Sunday 29 September 2013

Kepler 63b; a giant planet in a polar orbit.

KIC 11554435 (or Kepler Input Catalogue 11554435) is a young, sunlike star 652 light years from the Earth. It is thought to be between 200 and 300 million years old with a mass 98% of the Sun's and an effective surface temperature of ~5576 K, as opposed to 5778 K for the Sun. As a young star it rotates considerably faster than the Sun, roughly once every 5.4 days, while the Sun takes slightly under 24.5 days to complete a rotation, and has a high level of starspot activity (the same as sunspot activity but on a different star).

In a paper published on the online arXiv database at Cornell University Library on 26 August 2013, and accepted for publication in The Astrophysical Journal, a team of scientists led by Roberto Sanchis-Ojeda of the Department of Physics and Kavli Institute for Astrophysics and Space Research at the Massachusetts Institute of Technology, describe the discovery of a superjovian planet in orbit about KIC 11554435 by the Kepler Space Telescope. The system is renamed Kepler 63, with the star becoming Kepler 63A and the planet Kepler 63b (naming conventions dictate that stars are given upper case letters and planets lower case letters).

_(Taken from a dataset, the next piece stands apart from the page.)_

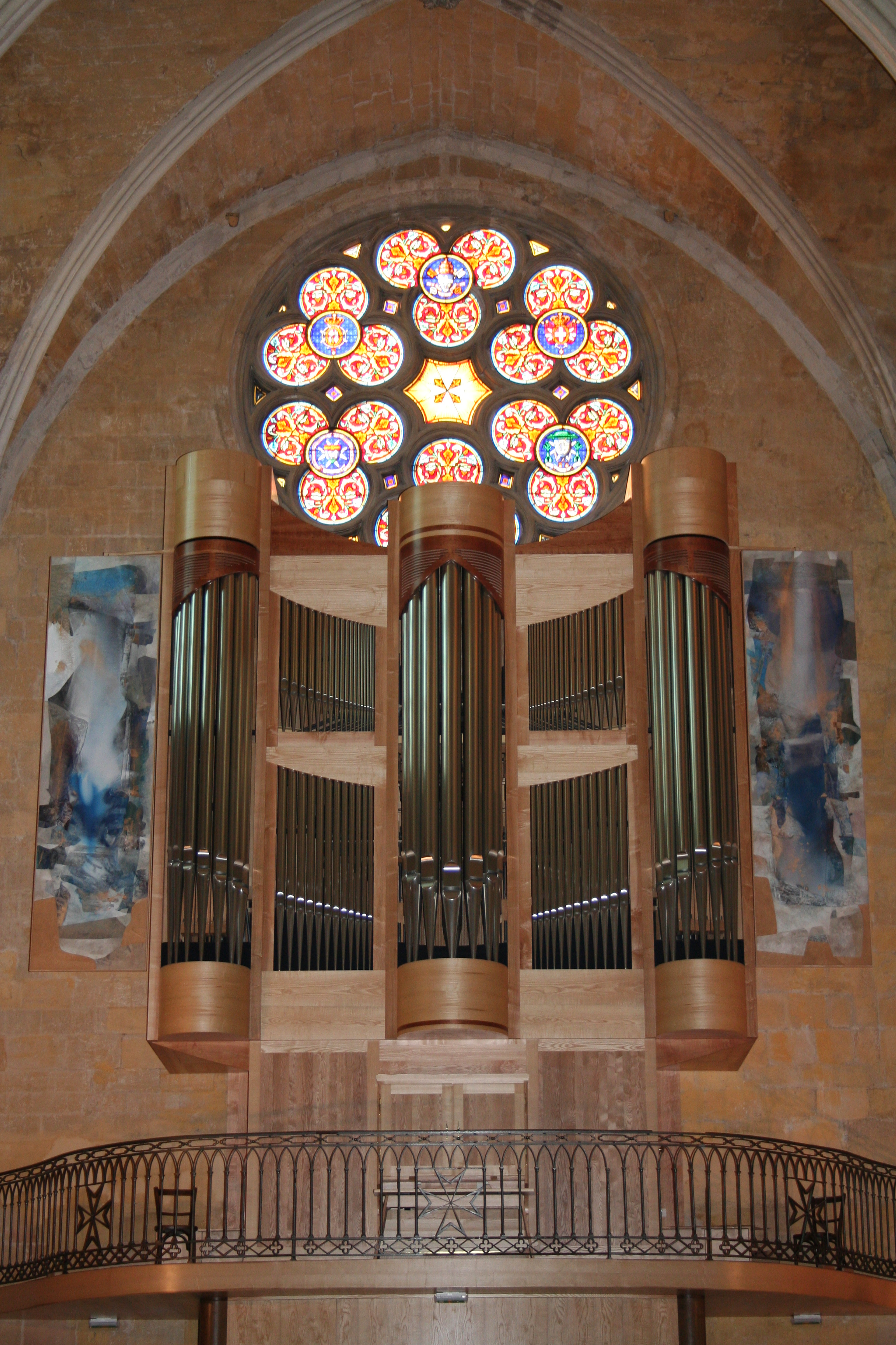 Église Saint-Jean-de-Malte, Aix-en-Provence (France).
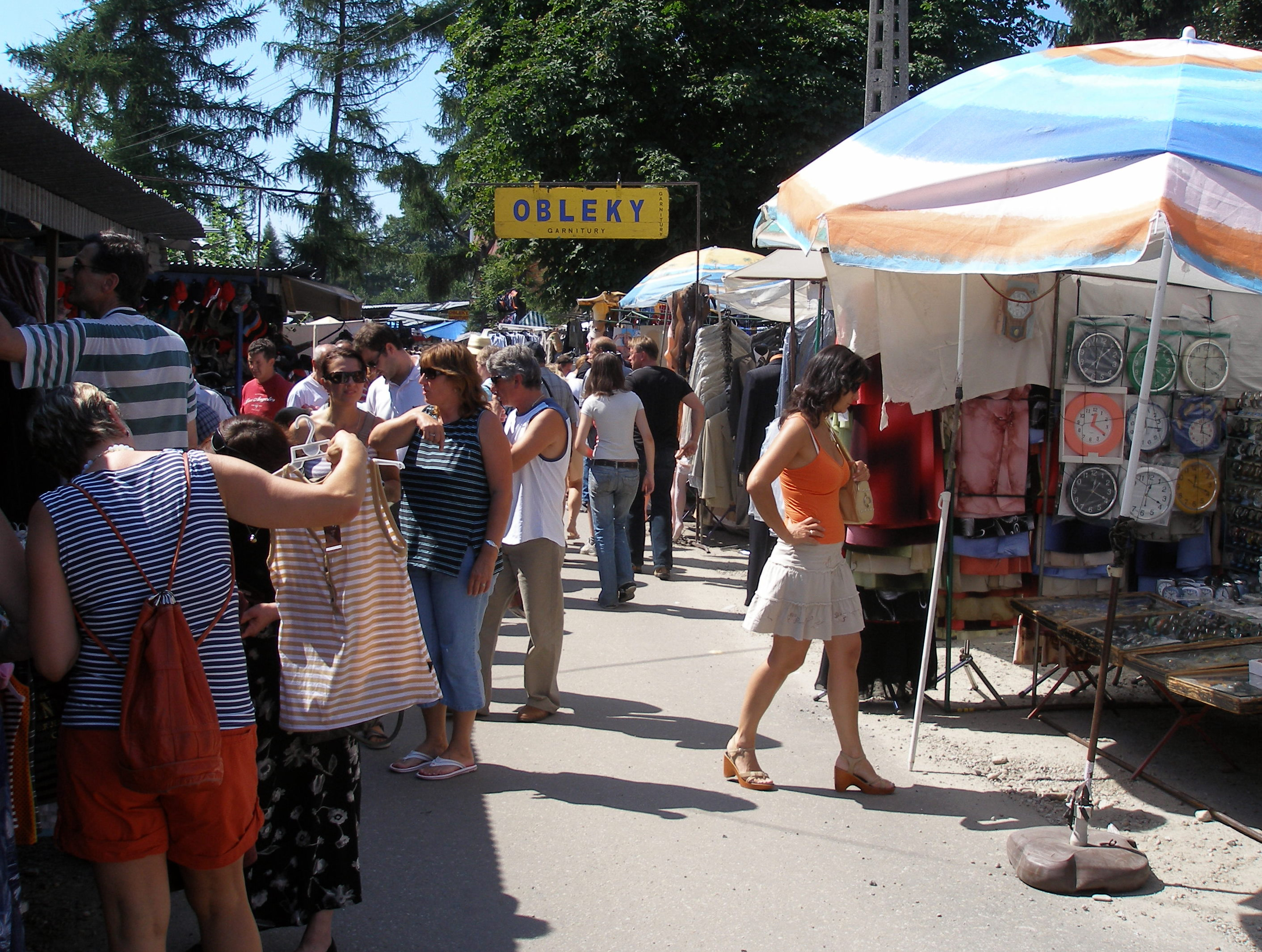 Slovákmi obľúbené trhovisko v juhopoľskom meste Nowy Targ.

Kepler 63b orbits Kepler 63A every 9.43 days at an estimated distance from the star of 0.08 AU (8% of the distance at which the Earth orbits the Sun), making it a 'Hot Jupiter' type planet, transiting the star (passing in front of it from out point of view) as it does so. It has a highly oblique orbit, at 104° to the plane of the star's rotation. Kepler 63b has a radius 6.1 times that of Jupiter, and while it was not possible to determine its mass, this was given an upper limit of 120 times that of Jupiter.

Sanchis-Ojeda et al. were also able to detect a particularly large and apparently permanent starspot (or cluster of starspots) close the the pole of rotation of Kepler 63A that is turned towards us. This moves around the pole with the star's rotation, so that it is sometimes in line with the orbit of the planet and sometimes not.

Locations of the spot, transit chord, and planet at midtransit, according to the best-fitting model. Sanchis-Ojeda et al. (2013).